有可能是餓的太厲害了,唐悅朝吃這一道平時看着普普通通的蝦仁蒸蛋,竟然被一下子給驚豔的不行。
“可以……”唐悅朝揮了揮手,“管事和掌櫃的說一聲,這個月的工錢,每個人多五成。”
“哎!”那管事喜笑顏開,“我這就去說——那東家您慢用,我們就先下去了——”
說着,帶着一棒子人,呼啦啦的從院子裏撤了出去。
唐悅朝頓時覺得院裏寬敞多了,空氣也新鮮了……
蕭越也是被餓很了,吃的那個開心,唐悅朝看了嫌棄的厲害。
“你要是敢把你那雙筷子伸到我面前的幾個菜上頭,你就給我多餓幾天。”唐悅朝冷漠無情,看着面前的三盤子菜,像是在護崽的母雞一樣虎視眈眈。
蕭越撇了撇嘴。
出來都是小少爺他瞧不起別人,現在竟然還有人瞧不起他!蕭越是慫,但是他看得出來,唐悅朝的底線,他不去踩底線,別的嘛——
蕭越以迅雷不及掩耳之勢,快速的伸了筷子從唐悅朝面前的三盤菜種,夾了一筷子……
“你知不知道你真的很作死啊——”唐悅朝被蕭越氣的直皺眉。
他的熘雞脯……
熘雞脯是一道京都比較聞名的傳統名菜。菜色清新、嫩滑爽口。
做法卻也不難,雞脯剔去筋膜,細斬,剁成泥茸,加入高湯調勻待用。燒熱鍋,加入油,待油溫時,将雞泥茸倒入漏勺內再漏到鍋內,幾分鐘後撈起。再燒熱鍋,加入高湯等調料,燒滾後,将雞脯、豌豆倒入,勻芡即成。
但是要是想做出來一道好看好吃地道的熘雞脯,可是不容易的,他其中好的地方的手法,不同的人,不同的習慣,做出來的味道也就大不相同了——
不過唐悅朝酒樓的這個京菜師傅是京都來的,做的挺地道,唐悅朝也挺喜歡,不過——
對比唐悅朝一直以來都特別喜歡熘雞脯,恰巧,蕭越也是常去京城,吃了好些京都的菜色,也對這個熘雞脯頗喜歡,看見有這道菜,自然就點了,不過——
蕭越是沒想到,自己還一筷子沒嘗到,唐悅朝直接就給放自己面前了,還嫌棄他,不讓他碰……
“我不知道!”蕭越得意洋洋的又夾了一筷子熘雞脯。
“髒死了,你多大了,口水還擦不幹淨嗎?”唐悅朝把那道自己挺喜歡的熘雞脯遠遠的挪開,嫌棄。
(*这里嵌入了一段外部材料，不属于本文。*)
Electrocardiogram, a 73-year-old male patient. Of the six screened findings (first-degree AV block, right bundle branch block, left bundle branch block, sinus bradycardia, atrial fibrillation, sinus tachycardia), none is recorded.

“喂——”蕭越也火,“什麽口水,小爺哪裏有口水?!”
“呵呵。”唐悅朝翻了個白眼,懶得講話了,他感覺蕭越的筷子沾了口水,再戳他盤子裏的東西……
“小爺沒有髒!”蕭越氣呼呼的,應該是填了些肚子,腰板都直起來了,“你少嫌棄我。”
“呵呵。”唐悅朝冷笑。
“你!”蕭越氣的上頭,臉紅脖子粗的。
有的人就是這樣,一生氣就控制不住自己,容易沖動……
等蕭越反應過來的時候,他已經把碗一放,直接抱着一直“呵呵”冷笑的唐悅朝亂啃了起來……
這……
廖青皺了皺眉,把張曉黎拉到了懷裏。
“不要看,教壞我們家曉黎……”廖青摟着自家香香軟軟的小媳婦。
蕭越抿了抿嘴,感覺唐悅朝“牙尖嘴硬”的同時,唇還是非常的溫軟的……
再然後,他就被回過神的唐悅朝直接給扔地上去了,還就勢踢了兩腳……
“啊——”蕭越被唐悅朝踹的疼,“唐悅朝你憑什麽打我——我日你祖宗,挖你祖墳,骨灰都給你揚了!”
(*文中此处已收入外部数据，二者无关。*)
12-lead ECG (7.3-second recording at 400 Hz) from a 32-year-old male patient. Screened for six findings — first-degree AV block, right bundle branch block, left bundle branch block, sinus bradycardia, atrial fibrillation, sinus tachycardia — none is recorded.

“好了,你們要是有什麽交流,關起門好好的交流,光天化日的不大好……”廖青忍着笑補刀。
唐悅朝更氣了,感覺嘴唇上有一種說不出來的觸感,讓他心裏膈應堵的厲害……
“呵呵——”唐悅朝惡狠狠的看了眼蕭越,“你最近帶他有什麽事嗎?”
“我能有什麽事——”廖青被張曉黎都眼睫毛撓了撓手心,心裏也是癢癢的——
“那正好,我最近是比較多,不然就叫這狗——小孩來幫我吧,早點弄好了,也好早日安排返程……”唐悅朝黑着臉,把理由講的相當的冠冕堂皇。
廖青挑了挑眉,看着蕭越突然灰下去的臉色,笑了笑,點了頭。
“好了,曉黎,不然回去睡午覺吧,晚上去逛南邊的夜市,可能回來比較晚,正好趁下午時間補補覺。”廖青松開了被張曉黎的睫毛掃的癢癢的手。
“好——”張曉黎乖巧的點了點頭。
他一開始對蕭越突然起來去親唐悅朝也是被吓了一跳——
畢竟,雖然男子會娶小哥兒,但是男人和男人在一起,确實是比較少見的,而且——
張曉黎記得,蕭越好像才十四歲……
和張曉林差不多大呢……
想想他弟,再想想看蕭越,張曉黎突然就覺得他弟特別省心,特別乖巧,特別單純特別可愛,特別的好……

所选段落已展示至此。